The CARES Act also temporarily removes the 80% of taxable income limitation. Therefore taxpayers may utilize NOLs to offset 100 percent of taxable income in tax years 2018, 2019, and 2020. After 2020, and NOL deduction will be limited to 80 percent of taxable income.
The IRS provided guidance that:
- Extends the deadline for filing tentative refund claims for NOLs arising in 2018 tax years.
- Allows late elections for waiving the carryback period for NOLs arising in 2018 tax years.
- Expedites refund claims that are faxed.
- Provides guidance for fiscal-year taxpayers with a 2017/2018 NOL year.
Deadline Extended for Filing Refund Claims for 2018 NOLs
To claim a refund of taxes for an NOL carryback, taxpayers file a single tentative refund claim that covers all carryback years, or an amended return for each carryback year.
- Individuals file a tentative refund claim on Form 1045, Application for Tentative Refund.
- Corporations use Form 1139, Corporation Application for Tentative Refund.
Filing Form 1045 or Form 1139 requires the IRS to process the refund request within 90 days. These forms eliminate the burden of filing multiple amended returns to account for each carryback year if the NOL is not fully absorbed in the first carryback year.
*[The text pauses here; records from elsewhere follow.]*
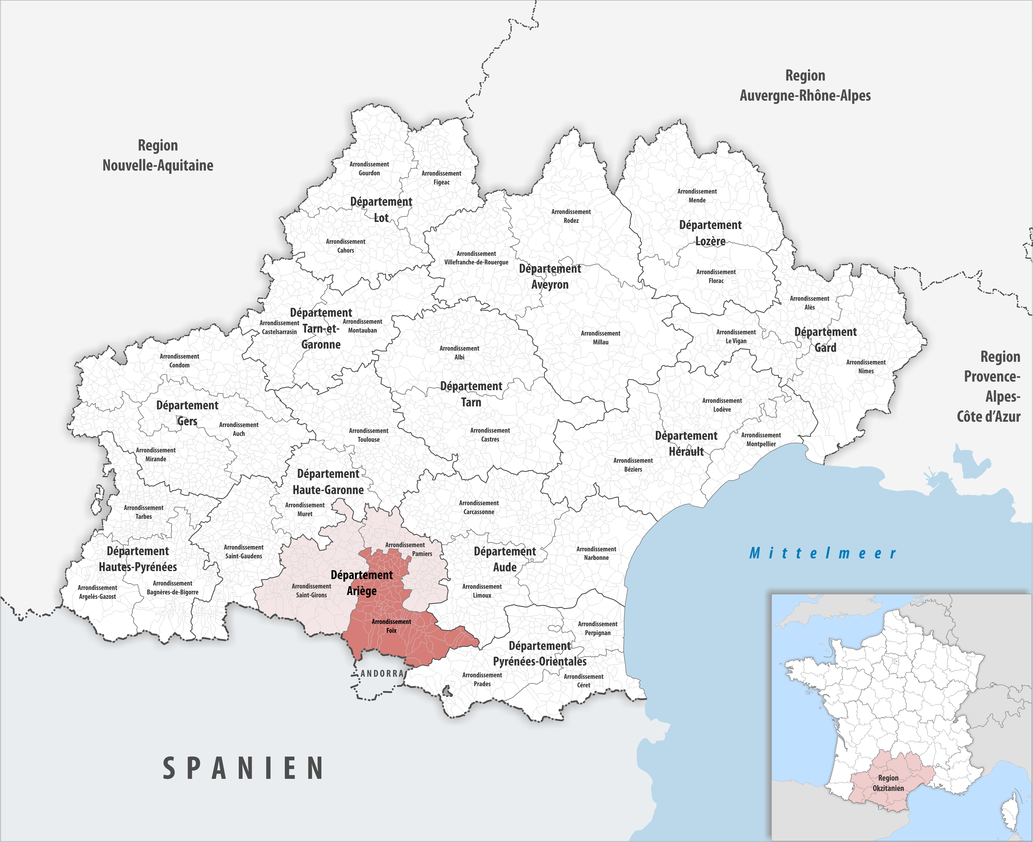 Lage des Arrondissements Foix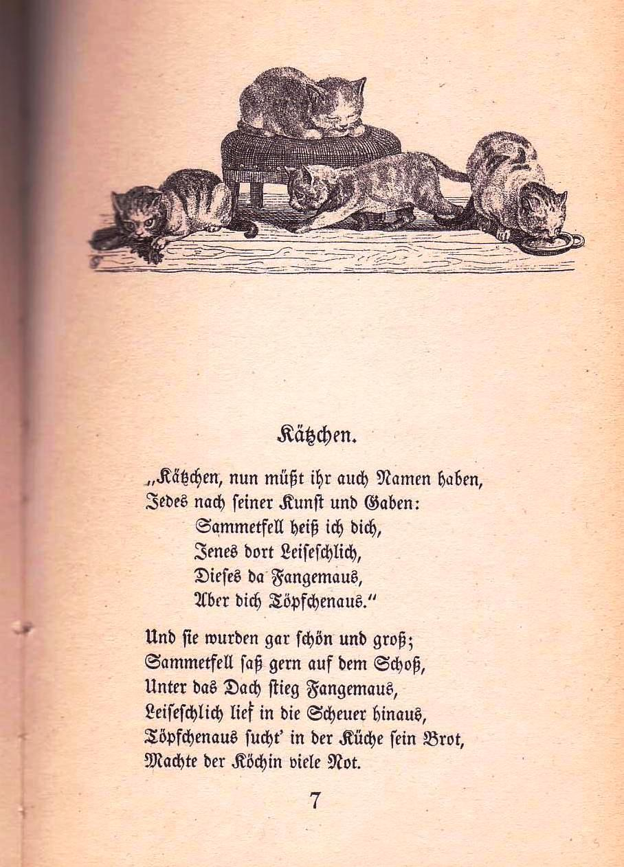 S. 7 aus IB 309 Hey (†1854) /Speckter († 1871): Fabeln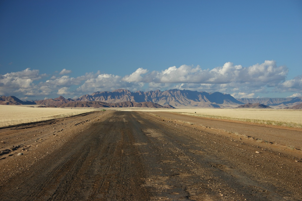 Naukluft, seen from Sesriem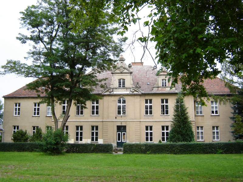 Karow, Sachsen-Anhalt, Gutshaus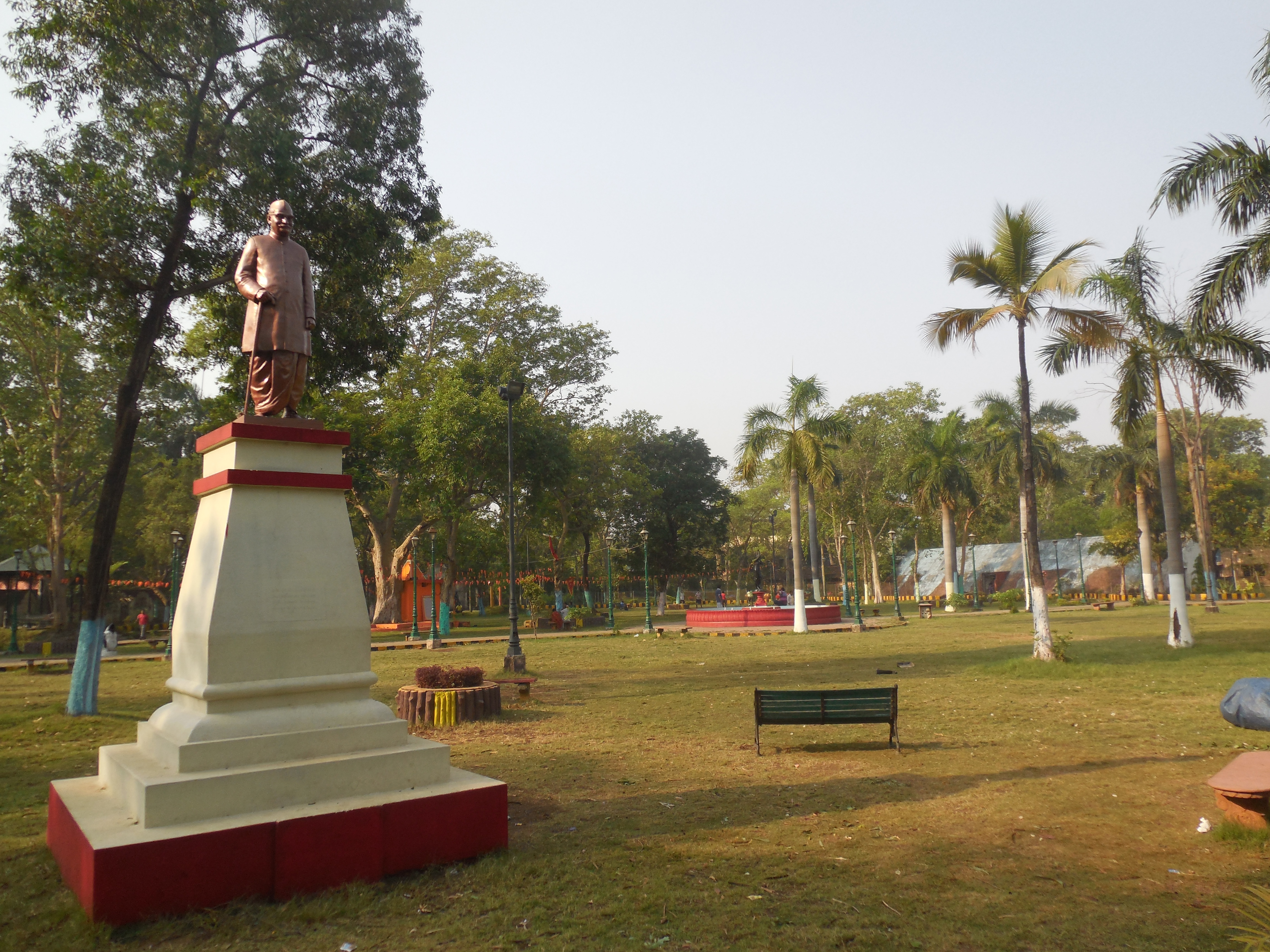 राजेंद्र पार्क, दुर्ग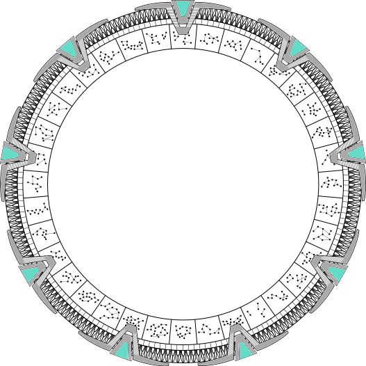 disegno che riproduce in modo dettagliato uno stargate di Pegaso, che ho parzialmente colorato per distinguerlo da quello della Via Lattea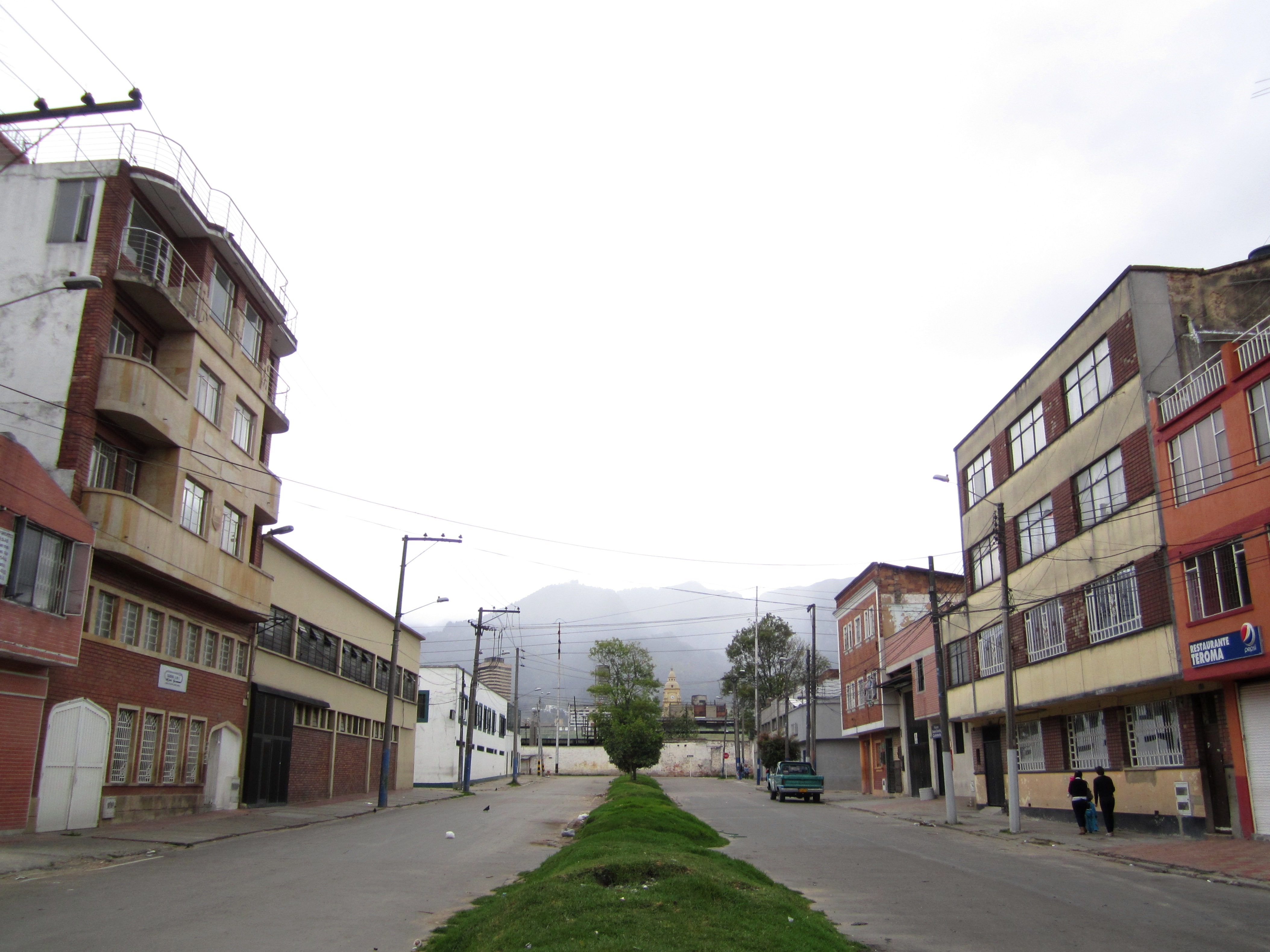 Barrio El Listón Bogotá calle 16 con carrera 20. Localidad de Los Mártires. Al fondo, detrás del muro blanco, se encuentra la Estación de La Sabana.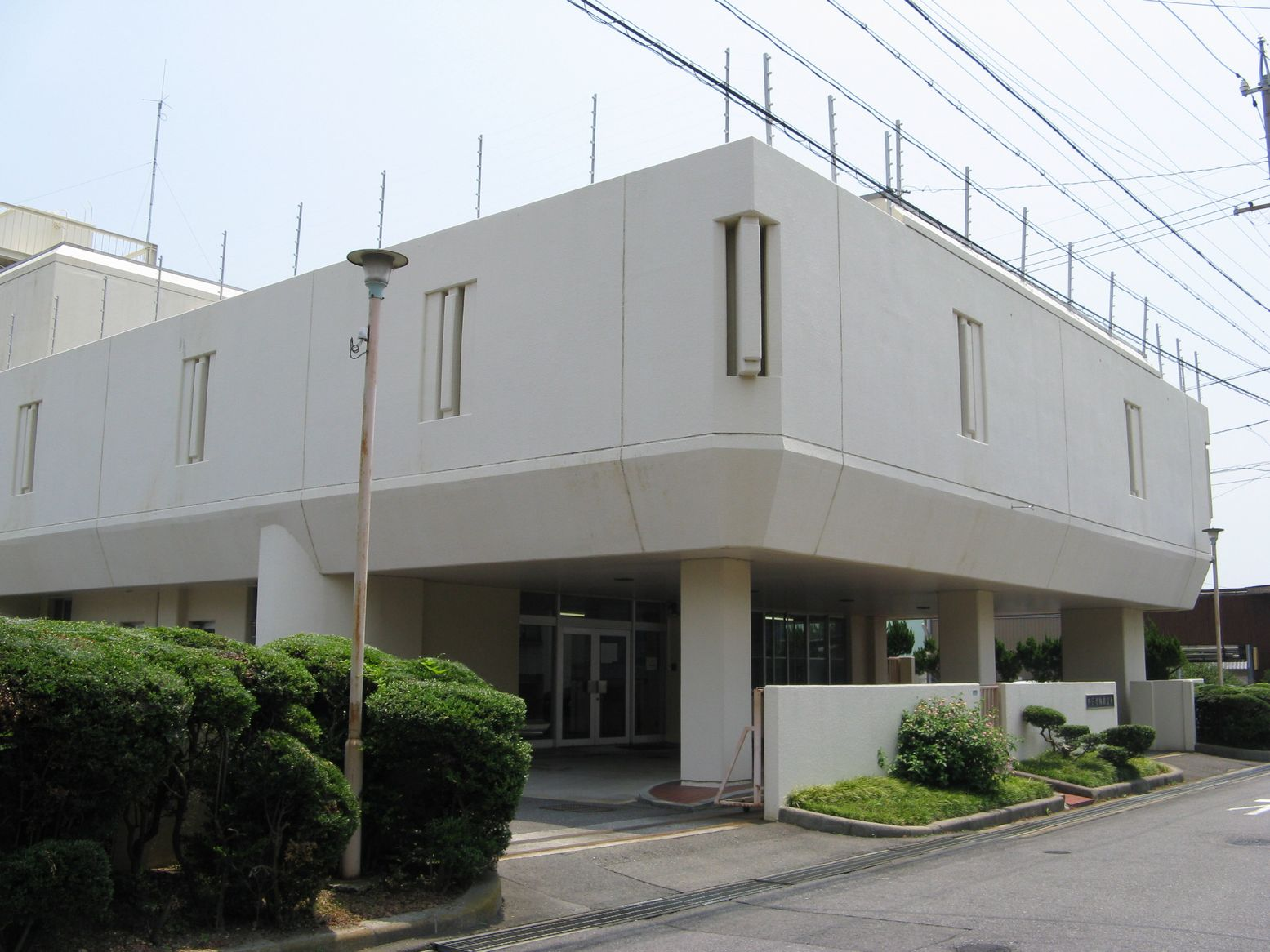 三重刑務所四日市拘置支所

Filing Deadlines for Forms 1045 and 1139
An application for tentative refund is generally due no later than the last day of the tax year following the tax year in which the NOL arose.
By the time the CARES Act was enacted on March 27, 2020, this deadline had expired for:
- the 2018 tax year in the case of calendar year taxpayers, and
- tax years that ended before March 27, 2019, for fiscal-year taxpayers,.
Consequently, the IRS, extended the deadline for six months for NOLs that arose in a tax year that began during 2018 and ended on or before June 30, 2019. Therefore, calendar year taxpayers have until June 30, 2020 to file a tentative refund claim for the 2018 tax year.
Taxpayers taking advantage of the six-month extension should write the following on the top of their Form 1045 or Form 1139.:
- “Notice 2020-26, Extension of Time to File Application for Tentative Carryback Adjustment”
You Can FAX Your Form 1045 or 1139
The IRS requests, but does not require, taxpayers to FAX tentative refund applications filed after April 16, 2020.
The IRS may not be able to process mailed applications within the statutorily prescribed 90-day period because many IRS personnel are working at home and processing centers are closed or understaffed. However, the IRS is trying to process FAXED refund requests within the 90-day period.
Where to Fax:
- Individuals should fax Form 1045 to 844-249-6237
- Corporations should fax Form 1139 to 844-249-6236.
Amended returns should NOT be FAXED along with the refund claim because the IRS cannot process a FAXED refund claim for taxes shown on an amended return for a carryback year until the amended return is first processed.
The IRS will process FAXED refund claims in the order they are received. These procedures remain in effect until further notice.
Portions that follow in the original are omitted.